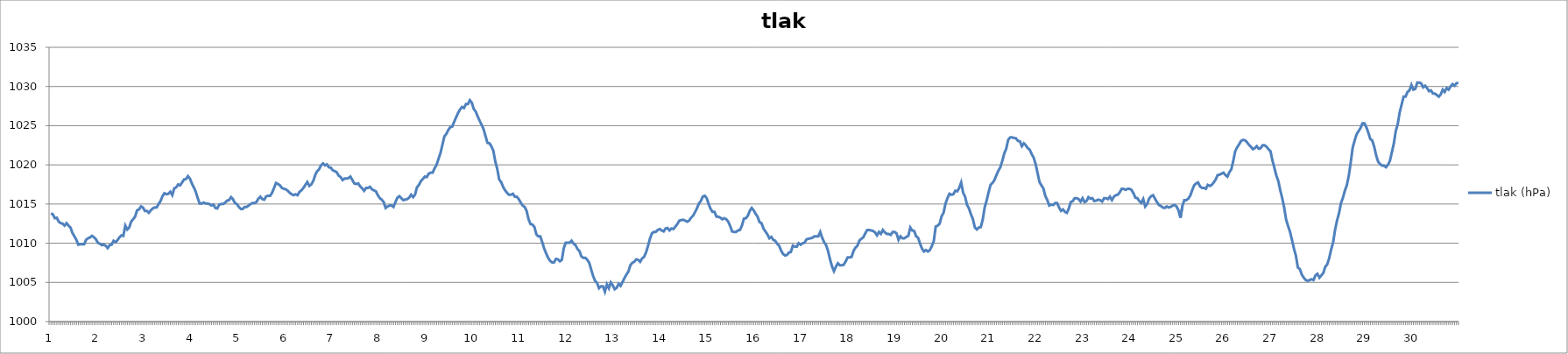
| Category | tlak (hPa) |
|---|---|
| 0 | 1013.81 |
| 1 | 1013.69 |
| 2 | 1013.19 |
| 3 | 1013.25 |
| 4 | 1012.75 |
| 5 | 1012.56 |
| 6 | 1012.5 |
| 7 | 1012.25 |
| 8 | 1012.56 |
| 9 | 1012.25 |
| 10 | 1012 |
| 11 | 1011.31 |
| 12 | 1010.88 |
| 13 | 1010.44 |
| 14 | 1009.81 |
| 15 | 1009.88 |
| 16 | 1009.88 |
| 17 | 1009.88 |
| 18 | 1010.44 |
| 19 | 1010.63 |
| 20 | 1010.75 |
| 21 | 1010.94 |
| 22 | 1010.75 |
| 23 | 1010.5 |
| 24 | 1010.06 |
| 25 | 1009.94 |
| 26 | 1009.75 |
| 27 | 1009.81 |
| 28 | 1009.69 |
| 29 | 1009.38 |
| 30 | 1009.75 |
| 31 | 1009.81 |
| 32 | 1010.31 |
| 33 | 1010.13 |
| 34 | 1010.38 |
| 35 | 1010.75 |
| 36 | 1011 |
| 37 | 1010.94 |
| 38 | 1012.25 |
| 39 | 1011.75 |
| 40 | 1012 |
| 41 | 1012.75 |
| 42 | 1013.06 |
| 43 | 1013.38 |
| 44 | 1014.19 |
| 45 | 1014.31 |
| 46 | 1014.69 |
| 47 | 1014.56 |
| 48 | 1014.13 |
| 49 | 1014.13 |
| 50 | 1013.88 |
| 51 | 1014.19 |
| 52 | 1014.44 |
| 53 | 1014.56 |
| 54 | 1014.56 |
| 55 | 1015 |
| 56 | 1015.38 |
| 57 | 1016 |
| 58 | 1016.38 |
| 59 | 1016.25 |
| 60 | 1016.31 |
| 61 | 1016.56 |
| 62 | 1016.13 |
| 63 | 1017 |
| 64 | 1017.13 |
| 65 | 1017.5 |
| 66 | 1017.38 |
| 67 | 1017.75 |
| 68 | 1018.13 |
| 69 | 1018.19 |
| 70 | 1018.56 |
| 71 | 1018.25 |
| 72 | 1017.63 |
| 73 | 1017.13 |
| 74 | 1016.56 |
| 75 | 1015.75 |
| 76 | 1015.06 |
| 77 | 1015.06 |
| 78 | 1015.19 |
| 79 | 1015.06 |
| 80 | 1015.06 |
| 81 | 1015 |
| 82 | 1014.81 |
| 83 | 1014.94 |
| 84 | 1014.5 |
| 85 | 1014.44 |
| 86 | 1014.94 |
| 87 | 1015 |
| 88 | 1015 |
| 89 | 1015.19 |
| 90 | 1015.44 |
| 91 | 1015.5 |
| 92 | 1015.88 |
| 93 | 1015.63 |
| 94 | 1015.13 |
| 95 | 1015 |
| 96 | 1014.63 |
| 97 | 1014.38 |
| 98 | 1014.38 |
| 99 | 1014.63 |
| 100 | 1014.63 |
| 101 | 1014.81 |
| 102 | 1015 |
| 103 | 1015.13 |
| 104 | 1015.13 |
| 105 | 1015.25 |
| 106 | 1015.69 |
| 107 | 1015.94 |
| 108 | 1015.63 |
| 109 | 1015.56 |
| 110 | 1016 |
| 111 | 1016.06 |
| 112 | 1016.06 |
| 113 | 1016.44 |
| 114 | 1017.06 |
| 115 | 1017.69 |
| 116 | 1017.56 |
| 117 | 1017.38 |
| 118 | 1017.06 |
| 119 | 1016.94 |
| 120 | 1016.88 |
| 121 | 1016.69 |
| 122 | 1016.44 |
| 123 | 1016.25 |
| 124 | 1016.13 |
| 125 | 1016.25 |
| 126 | 1016.13 |
| 127 | 1016.56 |
| 128 | 1016.75 |
| 129 | 1017.06 |
| 130 | 1017.44 |
| 131 | 1017.81 |
| 132 | 1017.31 |
| 133 | 1017.5 |
| 134 | 1017.94 |
| 135 | 1018.69 |
| 136 | 1019.19 |
| 137 | 1019.44 |
| 138 | 1019.94 |
| 139 | 1020.19 |
| 140 | 1019.94 |
| 141 | 1020.06 |
| 142 | 1019.69 |
| 143 | 1019.63 |
| 144 | 1019.31 |
| 145 | 1019.19 |
| 146 | 1019.06 |
| 147 | 1018.63 |
| 148 | 1018.44 |
| 149 | 1018.06 |
| 150 | 1018.25 |
| 151 | 1018.25 |
| 152 | 1018.31 |
| 153 | 1018.5 |
| 154 | 1018.06 |
| 155 | 1017.63 |
| 156 | 1017.56 |
| 157 | 1017.63 |
| 158 | 1017.25 |
| 159 | 1017 |
| 160 | 1016.69 |
| 161 | 1017.06 |
| 162 | 1017.06 |
| 163 | 1017.19 |
| 164 | 1016.88 |
| 165 | 1016.75 |
| 166 | 1016.63 |
| 167 | 1016.13 |
| 168 | 1015.75 |
| 169 | 1015.56 |
| 170 | 1015.25 |
| 171 | 1014.5 |
| 172 | 1014.69 |
| 173 | 1014.81 |
| 174 | 1014.81 |
| 175 | 1014.63 |
| 176 | 1015.25 |
| 177 | 1015.81 |
| 178 | 1016 |
| 179 | 1015.75 |
| 180 | 1015.5 |
| 181 | 1015.56 |
| 182 | 1015.63 |
| 183 | 1015.81 |
| 184 | 1016.19 |
| 185 | 1015.88 |
| 186 | 1016.19 |
| 187 | 1017.13 |
| 188 | 1017.44 |
| 189 | 1017.94 |
| 190 | 1018.19 |
| 191 | 1018.5 |
| 192 | 1018.44 |
| 193 | 1018.88 |
| 194 | 1019 |
| 195 | 1019 |
| 196 | 1019.56 |
| 197 | 1020 |
| 198 | 1020.75 |
| 199 | 1021.5 |
| 200 | 1022.56 |
| 201 | 1023.63 |
| 202 | 1023.94 |
| 203 | 1024.44 |
| 204 | 1024.81 |
| 205 | 1024.88 |
| 206 | 1025.5 |
| 207 | 1026.06 |
| 208 | 1026.63 |
| 209 | 1027.06 |
| 210 | 1027.38 |
| 211 | 1027.25 |
| 212 | 1027.75 |
| 213 | 1027.75 |
| 214 | 1028.25 |
| 215 | 1027.94 |
| 216 | 1027.13 |
| 217 | 1026.81 |
| 218 | 1026.19 |
| 219 | 1025.63 |
| 220 | 1025.13 |
| 221 | 1024.56 |
| 222 | 1023.69 |
| 223 | 1022.81 |
| 224 | 1022.75 |
| 225 | 1022.38 |
| 226 | 1021.81 |
| 227 | 1020.44 |
| 228 | 1019.5 |
| 229 | 1018.13 |
| 230 | 1017.81 |
| 231 | 1017.19 |
| 232 | 1016.75 |
| 233 | 1016.44 |
| 234 | 1016.19 |
| 235 | 1016.19 |
| 236 | 1016.31 |
| 237 | 1015.94 |
| 238 | 1015.94 |
| 239 | 1015.63 |
| 240 | 1015.19 |
| 241 | 1014.81 |
| 242 | 1014.63 |
| 243 | 1014.13 |
| 244 | 1013.06 |
| 245 | 1012.44 |
| 246 | 1012.38 |
| 247 | 1012.06 |
| 248 | 1011.13 |
| 249 | 1010.88 |
| 250 | 1010.88 |
| 251 | 1010.13 |
| 252 | 1009.31 |
| 253 | 1008.69 |
| 254 | 1008.13 |
| 255 | 1007.75 |
| 256 | 1007.56 |
| 257 | 1007.56 |
| 258 | 1008 |
| 259 | 1007.94 |
| 260 | 1007.69 |
| 261 | 1007.88 |
| 262 | 1009.38 |
| 263 | 1010.06 |
| 264 | 1010.06 |
| 265 | 1010.06 |
| 266 | 1010.31 |
| 267 | 1009.94 |
| 268 | 1009.75 |
| 269 | 1009.25 |
| 270 | 1009 |
| 271 | 1008.31 |
| 272 | 1008.13 |
| 273 | 1008.13 |
| 274 | 1007.88 |
| 275 | 1007.5 |
| 276 | 1006.63 |
| 277 | 1005.81 |
| 278 | 1005.19 |
| 279 | 1004.94 |
| 280 | 1004.25 |
| 281 | 1004.5 |
| 282 | 1004.5 |
| 283 | 1003.81 |
| 284 | 1004.75 |
| 285 | 1004.25 |
| 286 | 1005 |
| 287 | 1004.63 |
| 288 | 1004.13 |
| 289 | 1004.31 |
| 290 | 1004.81 |
| 291 | 1004.56 |
| 292 | 1005.06 |
| 293 | 1005.56 |
| 294 | 1006 |
| 295 | 1006.38 |
| 296 | 1007.19 |
| 297 | 1007.5 |
| 298 | 1007.63 |
| 299 | 1007.94 |
| 300 | 1007.88 |
| 301 | 1007.63 |
| 302 | 1008.06 |
| 303 | 1008.25 |
| 304 | 1008.81 |
| 305 | 1009.63 |
| 306 | 1010.56 |
| 307 | 1011.25 |
| 308 | 1011.44 |
| 309 | 1011.44 |
| 310 | 1011.69 |
| 311 | 1011.81 |
| 312 | 1011.63 |
| 313 | 1011.5 |
| 314 | 1011.88 |
| 315 | 1011.94 |
| 316 | 1011.63 |
| 317 | 1011.88 |
| 318 | 1011.81 |
| 319 | 1012.13 |
| 320 | 1012.44 |
| 321 | 1012.88 |
| 322 | 1012.94 |
| 323 | 1013 |
| 324 | 1012.88 |
| 325 | 1012.75 |
| 326 | 1012.88 |
| 327 | 1013.25 |
| 328 | 1013.5 |
| 329 | 1013.94 |
| 330 | 1014.44 |
| 331 | 1015.06 |
| 332 | 1015.38 |
| 333 | 1015.94 |
| 334 | 1016.06 |
| 335 | 1015.75 |
| 336 | 1015 |
| 337 | 1014.38 |
| 338 | 1014 |
| 339 | 1014 |
| 340 | 1013.38 |
| 341 | 1013.38 |
| 342 | 1013.25 |
| 343 | 1013.06 |
| 344 | 1013.19 |
| 345 | 1013.06 |
| 346 | 1012.75 |
| 347 | 1012.19 |
| 348 | 1011.5 |
| 349 | 1011.44 |
| 350 | 1011.44 |
| 351 | 1011.63 |
| 352 | 1011.69 |
| 353 | 1012.25 |
| 354 | 1013.13 |
| 355 | 1013.19 |
| 356 | 1013.5 |
| 357 | 1014.13 |
| 358 | 1014.5 |
| 359 | 1014.19 |
| 360 | 1013.75 |
| 361 | 1013.38 |
| 362 | 1012.69 |
| 363 | 1012.56 |
| 364 | 1011.88 |
| 365 | 1011.5 |
| 366 | 1011.13 |
| 367 | 1010.63 |
| 368 | 1010.81 |
| 369 | 1010.44 |
| 370 | 1010.31 |
| 371 | 1009.94 |
| 372 | 1009.69 |
| 373 | 1009.06 |
| 374 | 1008.63 |
| 375 | 1008.44 |
| 376 | 1008.5 |
| 377 | 1008.81 |
| 378 | 1008.88 |
| 379 | 1009.69 |
| 380 | 1009.56 |
| 381 | 1009.56 |
| 382 | 1010 |
| 383 | 1009.81 |
| 384 | 1010 |
| 385 | 1010.06 |
| 386 | 1010.5 |
| 387 | 1010.56 |
| 388 | 1010.63 |
| 389 | 1010.69 |
| 390 | 1010.88 |
| 391 | 1010.88 |
| 392 | 1010.88 |
| 393 | 1011.44 |
| 394 | 1010.69 |
| 395 | 1010.13 |
| 396 | 1009.75 |
| 397 | 1009 |
| 398 | 1007.94 |
| 399 | 1007.06 |
| 400 | 1006.44 |
| 401 | 1007 |
| 402 | 1007.44 |
| 403 | 1007.19 |
| 404 | 1007.19 |
| 405 | 1007.25 |
| 406 | 1007.69 |
| 407 | 1008.19 |
| 408 | 1008.19 |
| 409 | 1008.25 |
| 410 | 1009 |
| 411 | 1009.44 |
| 412 | 1009.69 |
| 413 | 1010.31 |
| 414 | 1010.56 |
| 415 | 1010.75 |
| 416 | 1011.25 |
| 417 | 1011.69 |
| 418 | 1011.69 |
| 419 | 1011.63 |
| 420 | 1011.56 |
| 421 | 1011.38 |
| 422 | 1011 |
| 423 | 1011.44 |
| 424 | 1011.19 |
| 425 | 1011.69 |
| 426 | 1011.38 |
| 427 | 1011.19 |
| 428 | 1011.19 |
| 429 | 1011.06 |
| 430 | 1011.44 |
| 431 | 1011.44 |
| 432 | 1011.25 |
| 433 | 1010.44 |
| 434 | 1010.88 |
| 435 | 1010.63 |
| 436 | 1010.63 |
| 437 | 1010.81 |
| 438 | 1010.94 |
| 439 | 1012 |
| 440 | 1011.63 |
| 441 | 1011.56 |
| 442 | 1010.88 |
| 443 | 1010.69 |
| 444 | 1009.94 |
| 445 | 1009.31 |
| 446 | 1008.94 |
| 447 | 1009.13 |
| 448 | 1008.94 |
| 449 | 1009.13 |
| 450 | 1009.63 |
| 451 | 1010.25 |
| 452 | 1012.13 |
| 453 | 1012.25 |
| 454 | 1012.5 |
| 455 | 1013.44 |
| 456 | 1013.88 |
| 457 | 1015.06 |
| 458 | 1015.75 |
| 459 | 1016.31 |
| 460 | 1016.19 |
| 461 | 1016.25 |
| 462 | 1016.69 |
| 463 | 1016.63 |
| 464 | 1017.06 |
| 465 | 1017.75 |
| 466 | 1016.44 |
| 467 | 1015.94 |
| 468 | 1014.88 |
| 469 | 1014.44 |
| 470 | 1013.69 |
| 471 | 1013.06 |
| 472 | 1012 |
| 473 | 1011.75 |
| 474 | 1012 |
| 475 | 1012.06 |
| 476 | 1013 |
| 477 | 1014.56 |
| 478 | 1015.44 |
| 479 | 1016.5 |
| 480 | 1017.44 |
| 481 | 1017.69 |
| 482 | 1018.06 |
| 483 | 1018.69 |
| 484 | 1019.25 |
| 485 | 1019.69 |
| 486 | 1020.5 |
| 487 | 1021.44 |
| 488 | 1022.06 |
| 489 | 1023.19 |
| 490 | 1023.5 |
| 491 | 1023.5 |
| 492 | 1023.44 |
| 493 | 1023.38 |
| 494 | 1023.06 |
| 495 | 1023 |
| 496 | 1022.38 |
| 497 | 1022.75 |
| 498 | 1022.5 |
| 499 | 1022.13 |
| 500 | 1021.94 |
| 501 | 1021.38 |
| 502 | 1020.94 |
| 503 | 1020.13 |
| 504 | 1019 |
| 505 | 1017.81 |
| 506 | 1017.38 |
| 507 | 1017 |
| 508 | 1016 |
| 509 | 1015.5 |
| 510 | 1014.81 |
| 511 | 1014.94 |
| 512 | 1014.88 |
| 513 | 1015.13 |
| 514 | 1015.13 |
| 515 | 1014.56 |
| 516 | 1014.13 |
| 517 | 1014.31 |
| 518 | 1014 |
| 519 | 1013.88 |
| 520 | 1014.44 |
| 521 | 1015.25 |
| 522 | 1015.38 |
| 523 | 1015.75 |
| 524 | 1015.75 |
| 525 | 1015.63 |
| 526 | 1015.31 |
| 527 | 1015.75 |
| 528 | 1015.25 |
| 529 | 1015.38 |
| 530 | 1015.88 |
| 531 | 1015.69 |
| 532 | 1015.75 |
| 533 | 1015.38 |
| 534 | 1015.44 |
| 535 | 1015.56 |
| 536 | 1015.5 |
| 537 | 1015.31 |
| 538 | 1015.75 |
| 539 | 1015.75 |
| 540 | 1015.63 |
| 541 | 1015.94 |
| 542 | 1015.5 |
| 543 | 1015.94 |
| 544 | 1016.13 |
| 545 | 1016.19 |
| 546 | 1016.5 |
| 547 | 1016.94 |
| 548 | 1016.94 |
| 549 | 1016.81 |
| 550 | 1016.94 |
| 551 | 1016.94 |
| 552 | 1016.81 |
| 553 | 1016.38 |
| 554 | 1015.81 |
| 555 | 1015.75 |
| 556 | 1015.38 |
| 557 | 1015.13 |
| 558 | 1015.63 |
| 559 | 1014.69 |
| 560 | 1015 |
| 561 | 1015.69 |
| 562 | 1016 |
| 563 | 1016.13 |
| 564 | 1015.69 |
| 565 | 1015.25 |
| 566 | 1014.88 |
| 567 | 1014.75 |
| 568 | 1014.56 |
| 569 | 1014.5 |
| 570 | 1014.69 |
| 571 | 1014.56 |
| 572 | 1014.63 |
| 573 | 1014.81 |
| 574 | 1014.88 |
| 575 | 1014.69 |
| 576 | 1014.19 |
| 577 | 1013.25 |
| 578 | 1014.75 |
| 579 | 1015.5 |
| 580 | 1015.5 |
| 581 | 1015.69 |
| 582 | 1016.06 |
| 583 | 1016.75 |
| 584 | 1017.38 |
| 585 | 1017.63 |
| 586 | 1017.75 |
| 587 | 1017.25 |
| 588 | 1017.06 |
| 589 | 1017.06 |
| 590 | 1016.94 |
| 591 | 1017.44 |
| 592 | 1017.31 |
| 593 | 1017.44 |
| 594 | 1017.75 |
| 595 | 1018.13 |
| 596 | 1018.69 |
| 597 | 1018.75 |
| 598 | 1018.88 |
| 599 | 1019 |
| 600 | 1018.69 |
| 601 | 1018.5 |
| 602 | 1019.06 |
| 603 | 1019.44 |
| 604 | 1020.5 |
| 605 | 1021.75 |
| 606 | 1022.25 |
| 607 | 1022.63 |
| 608 | 1023.06 |
| 609 | 1023.19 |
| 610 | 1023.13 |
| 611 | 1022.88 |
| 612 | 1022.56 |
| 613 | 1022.31 |
| 614 | 1022 |
| 615 | 1022.13 |
| 616 | 1022.38 |
| 617 | 1022.06 |
| 618 | 1022.13 |
| 619 | 1022.5 |
| 620 | 1022.5 |
| 621 | 1022.31 |
| 622 | 1022 |
| 623 | 1021.75 |
| 624 | 1020.56 |
| 625 | 1019.63 |
| 626 | 1018.63 |
| 627 | 1017.94 |
| 628 | 1016.75 |
| 629 | 1015.75 |
| 630 | 1014.56 |
| 631 | 1013 |
| 632 | 1012.19 |
| 633 | 1011.44 |
| 634 | 1010.4 |
| 635 | 1009.3 |
| 636 | 1008.4 |
| 637 | 1006.9 |
| 638 | 1006.7 |
| 639 | 1006 |
| 640 | 1005.6 |
| 641 | 1005.3 |
| 642 | 1005.2 |
| 643 | 1005.3 |
| 644 | 1005.4 |
| 645 | 1005.3 |
| 646 | 1005.9 |
| 647 | 1006.1 |
| 648 | 1005.6 |
| 649 | 1005.9 |
| 650 | 1006.2 |
| 651 | 1007 |
| 652 | 1007.3 |
| 653 | 1008.1 |
| 654 | 1009.2 |
| 655 | 1010.1 |
| 656 | 1011.7 |
| 657 | 1012.9 |
| 658 | 1013.8 |
| 659 | 1015.1 |
| 660 | 1015.8 |
| 661 | 1016.7 |
| 662 | 1017.4 |
| 663 | 1018.6 |
| 664 | 1020.3 |
| 665 | 1022.2 |
| 666 | 1023.1 |
| 667 | 1023.9 |
| 668 | 1024.3 |
| 669 | 1024.7 |
| 670 | 1025.3 |
| 671 | 1025.3 |
| 672 | 1024.8 |
| 673 | 1024.1 |
| 674 | 1023.3 |
| 675 | 1023.1 |
| 676 | 1022.3 |
| 677 | 1021.2 |
| 678 | 1020.4 |
| 679 | 1020.1 |
| 680 | 1019.9 |
| 681 | 1019.9 |
| 682 | 1019.7 |
| 683 | 1020 |
| 684 | 1020.5 |
| 685 | 1021.6 |
| 686 | 1022.7 |
| 687 | 1024.3 |
| 688 | 1025.2 |
| 689 | 1026.7 |
| 690 | 1027.7 |
| 691 | 1028.7 |
| 692 | 1028.7 |
| 693 | 1029.3 |
| 694 | 1029.5 |
| 695 | 1030.2 |
| 696 | 1029.6 |
| 697 | 1029.7 |
| 698 | 1030.5 |
| 699 | 1030.5 |
| 700 | 1030.4 |
| 701 | 1029.9 |
| 702 | 1030.1 |
| 703 | 1029.8 |
| 704 | 1029.4 |
| 705 | 1029.5 |
| 706 | 1029.1 |
| 707 | 1029.1 |
| 708 | 1028.9 |
| 709 | 1028.7 |
| 710 | 1029 |
| 711 | 1029.6 |
| 712 | 1029.3 |
| 713 | 1029.8 |
| 714 | 1029.6 |
| 715 | 1030 |
| 716 | 1030.3 |
| 717 | 1030.1 |
| 718 | 1030.4 |
| 719 | 1030.5 |

-----

- [WHAT TO DO]:
Starting at the line with "162 | 1017.06 |" and ending at the line with "191 | 1018.5 |", print each line of the listing above exactly, with no other lines.

- [EXERCISE RESULT]:
| 162 | 1017.06 |
| 163 | 1017.19 |
| 164 | 1016.88 |
| 165 | 1016.75 |
| 166 | 1016.63 |
| 167 | 1016.13 |
| 168 | 1015.75 |
| 169 | 1015.56 |
| 170 | 1015.25 |
| 171 | 1014.5 |
| 172 | 1014.69 |
| 173 | 1014.81 |
| 174 | 1014.81 |
| 175 | 1014.63 |
| 176 | 1015.25 |
| 177 | 1015.81 |
| 178 | 1016 |
| 179 | 1015.75 |
| 180 | 1015.5 |
| 181 | 1015.56 |
| 182 | 1015.63 |
| 183 | 1015.81 |
| 184 | 1016.19 |
| 185 | 1015.88 |
| 186 | 1016.19 |
| 187 | 1017.13 |
| 188 | 1017.44 |
| 189 | 1017.94 |
| 190 | 1018.19 |
| 191 | 1018.5 |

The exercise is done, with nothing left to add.